Песня посвящена памяти Высоцкого, и автор точно и тонко передаёт в стихах суть творческих интересов своего героя. Во-первых, поставлены в один ряд имена Гоголя и Булгакова (Фагот, он же Коровьев, с треснутым пенсне — один из спутников Воланда в романе «Мастер и Маргарита»), Гоголевскую кочергу поэт, наверное, увидел в московском музее писателя, в его последнем жилище в доме графа Александра Петровича Толстого на Никитском бульваре (в эпоху Визбора он назывался Суворовским). Она символизировала сожжение автором на исходе своей жизни второго тома «Мёртвых душ». С 1974 года в доме, где теперь размещалась городская библиотека, действовал мини-музей — две мемориальные комнаты писателя, и кочерга там действительно была. Этот адрес Юрию Иосифовичу был хорошо известен: в первой половине 1960-х именно в этом здании располагались редакции журналов «Советское радио и телевидение» (со временем переименованного в «Телевидение и радиовещание») и «РТ-программы», в которых он, как мы помним, иногда печатался. Возможно, по старой памяти он заглядывал в знакомый дом — теперь уже музей — и в позднейшие времена. Что касается Булгакова — Визбор, конечно, смотрел культовый (иначе не скажешь) спектакль «Мастер и Маргарита» в Театре на Таганке, где роль Воланда играл его друг Смехов. Доказательство тому — афиша спектакля, висевшая у него, наряду с ленкомовской афишей собственного «Автограда», в квартире на улице Чехова. Вообще в ту пору даже найти текст романа было непросто. Уж очень он был не похож на советскую литературу, и поэтому издавали его редко, как бы нехотя и с досадой, что однажды дали слабину — разрешили и теперь уже не запретишь. А уж попасть на таганковскую постановку… Визбор был одним из таких счастливцев. Само же имя Булгакова воспринималось как знак свободного, неподцензурного творчества, создания тех «рукописей», которые, и будучи запрещены, «не горят».

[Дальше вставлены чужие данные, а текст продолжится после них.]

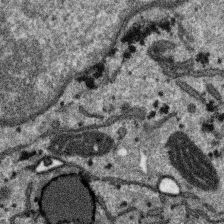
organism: Human
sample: Lung epithelial cells infected with SARS-CoV-2
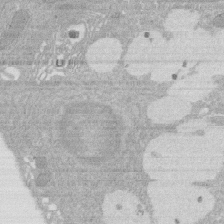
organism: Rat
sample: Salivary granule
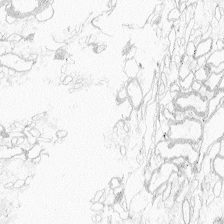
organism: Zebrafish
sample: Whole-Brain
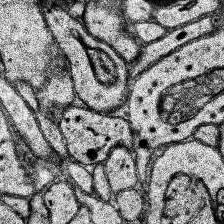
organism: Human
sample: Temporal Lobe
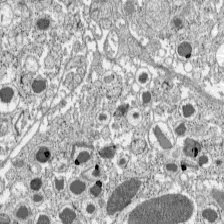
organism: C57BL Mouse
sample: Pancreatic islet
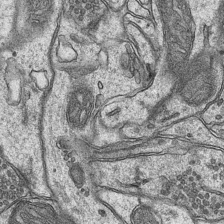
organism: Mouse
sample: CA1 Hippocampus
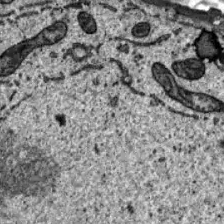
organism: Human
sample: HeLa cells
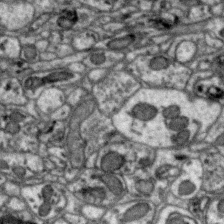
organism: Zebra finch
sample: Brain
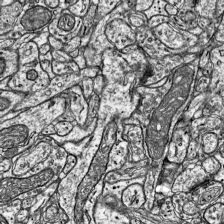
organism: Mouse
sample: Visual Cortex
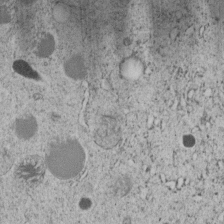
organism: C. elegans
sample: C. elegans embryo early stage
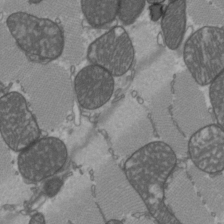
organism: C57BL Mouse
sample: Heart
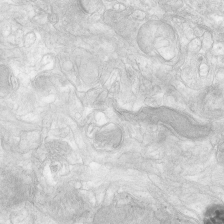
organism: Human
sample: Neocortex
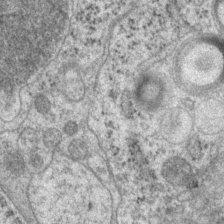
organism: P. pacificus
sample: Pharynx
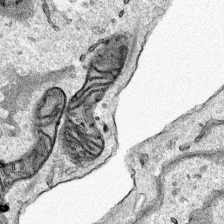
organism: Human
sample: Mitochondria in HCT116 cells
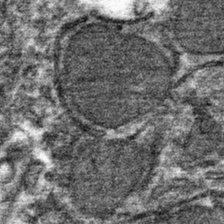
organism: Mouse
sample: Mouse hepatocytes
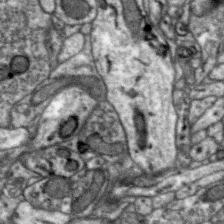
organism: Zebra finch
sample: Brain
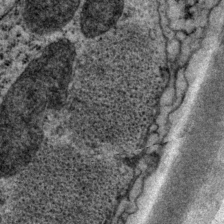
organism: P. pacificus
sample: Pharynx
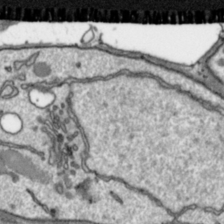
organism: Toxoplasma gondii
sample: Parasites in a vacuole inside a host cell
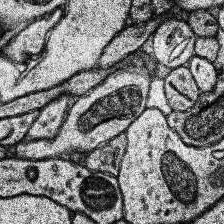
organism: Human
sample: Temporal Lobe
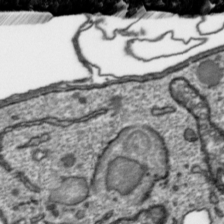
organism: Toxoplasma gondii
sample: Parasites in a vacuole inside a host cell
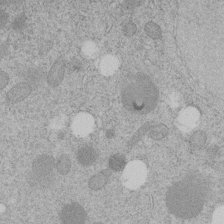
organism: C. elegans
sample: C. elegans embryo early stage
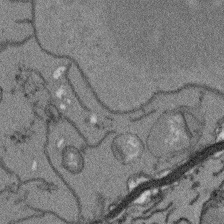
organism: Arabidopsis thaliana
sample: Root tip
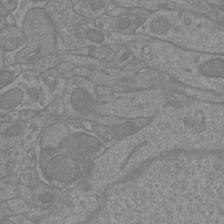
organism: Mouse
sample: Cortical neurons
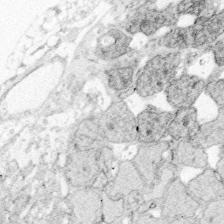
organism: Zebrafish
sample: Whole-Brain
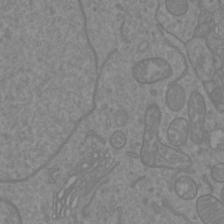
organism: Mouse
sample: Cortical neurons
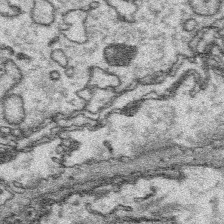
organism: Platynereis dumerilii
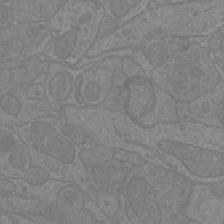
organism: Mouse
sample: Cortical neurons
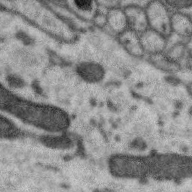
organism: Zebra finch
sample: Brain
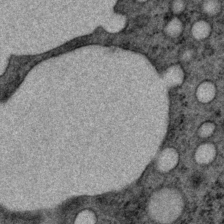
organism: P. pacificus
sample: Pharynx
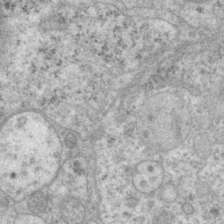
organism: P. pacificus
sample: Pharynx
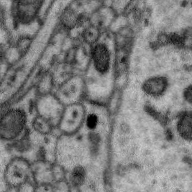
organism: Zebra finch
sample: Brain
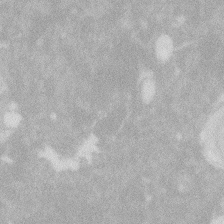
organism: Zebrafish
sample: Macrophage
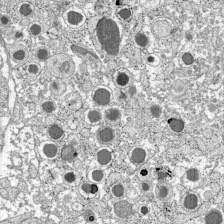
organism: C57BL Mouse
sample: Pancreatic islet
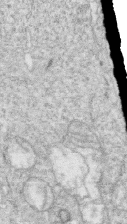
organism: Human
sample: HeLa cell HIV synapse
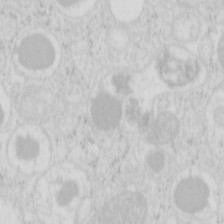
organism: Mouse
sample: Pancreas
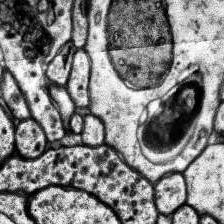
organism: Human
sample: Temporal Lobe
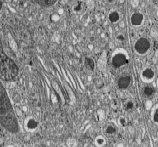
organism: C57BL Mouse
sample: Pancreatic islet
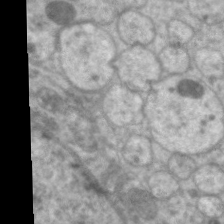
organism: C. elegans
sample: Pharynx
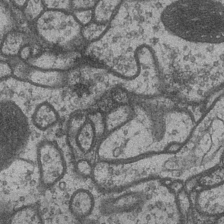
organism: Drosophila
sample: Optic medulla
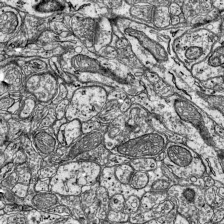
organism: Mouse
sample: Visual Cortex
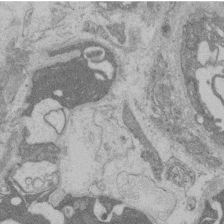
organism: Rat
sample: Salivary granule
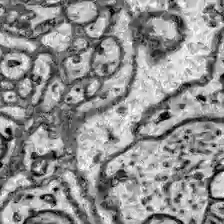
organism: Zebrafish
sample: Brain
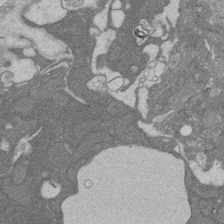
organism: Rat
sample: Salivary granule
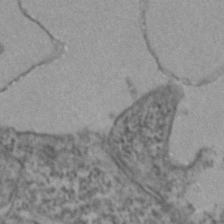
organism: Zebrafish
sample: Zebrafish embryo
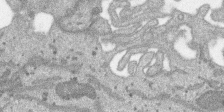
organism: Human
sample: Lung epithelial cells infected with SARS-CoV-2
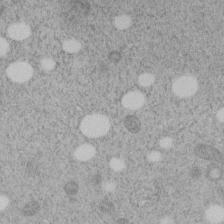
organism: C. elegans
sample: C. elegans embryo early stage
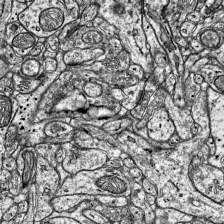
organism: Mouse
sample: Visual Cortex
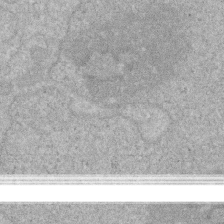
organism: Human
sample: HIV infected U937 cells
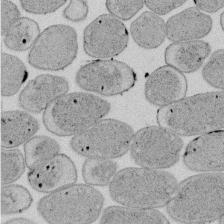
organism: E. coli
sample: Bacterial nucleoid
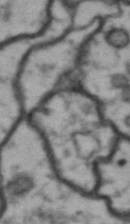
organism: Drosophila
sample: Brain
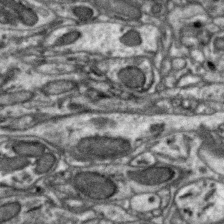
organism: Zebra finch
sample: Brain
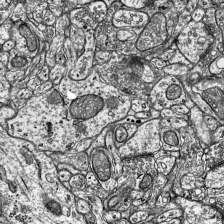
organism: Mouse
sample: Visual Cortex
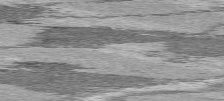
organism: C57BL Mouse
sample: Heart
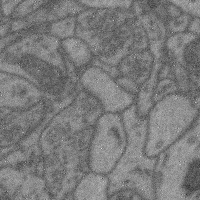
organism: Mouse
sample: Cerebral cortex
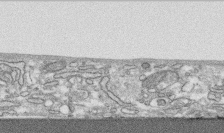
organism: Human
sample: CRL-1474
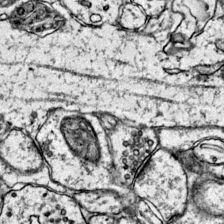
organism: Mouse
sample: Primary visual cortex
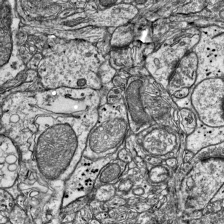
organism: Mouse
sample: Visual Cortex
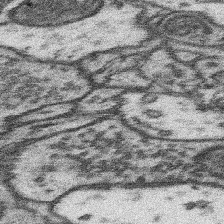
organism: Mouse
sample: Somatosensory cortex neuropil
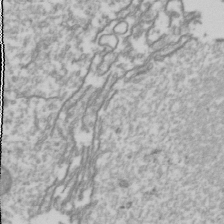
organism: Drosophila
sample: Cell division; meiosis; drosophila spermatocytes
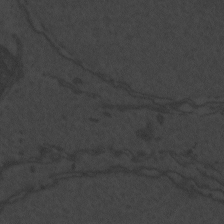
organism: Zebrafish
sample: Macrophage infected with Toxoplasma gondii

Но при чём тут Высоцкий, если он в этом спектакле даже не участвовал — хотя и репетировал поначалу роль поэта Ивана Бездомного?
На одном из своих выступлений Владимир Семёнович говорил: «Человек должен быть наделён фантазией, чтобы творить. Он, конечно, творец и в том случае, если чего-то такое там рифмует или пишет, основываясь на фактах. Реализм такого рода был и есть. Но я больше за Свифта, понимаете? Я больше за Булгакова, за Гоголя». Визбор мог и не слышать именно этих слов. Возможно, он даже вовсе не бывал на концертах Высоцкого в эти «поздние» годы и вообще виделся с ним нечасто (случались краткие встречи в Пахре: Высоцкий, тоже не имевший членского билета Союза писателей, строил дом на участке своего друга, драматурга Эдуарда Володарского). Но Визбор, внимательный слушатель с тонким литературным чутьём, не мог не замечать в песенной поэзии товарища по перу и гитаре тяги к гротескным — фантасмагорическим, невероятным — ситуациям, как раз и сближавшим творческий опыт Высоцкого с гоголевско-булгаковской традицией: «У меня запой от одиночества — / По ночам я слышу голоса… / Слышу — вдруг зовут меня по отчеству, — / Глянул — чёрт, — вот это чудеса!» Или, например, такое: «Сон мне снится — вот те на: / Гроб среди квартиры, / На мои похорона / Съехались вампиры…» Так что гоголевская кочерга и пенсне Фагота попали в визборовскую песню о Высоцком не случайно.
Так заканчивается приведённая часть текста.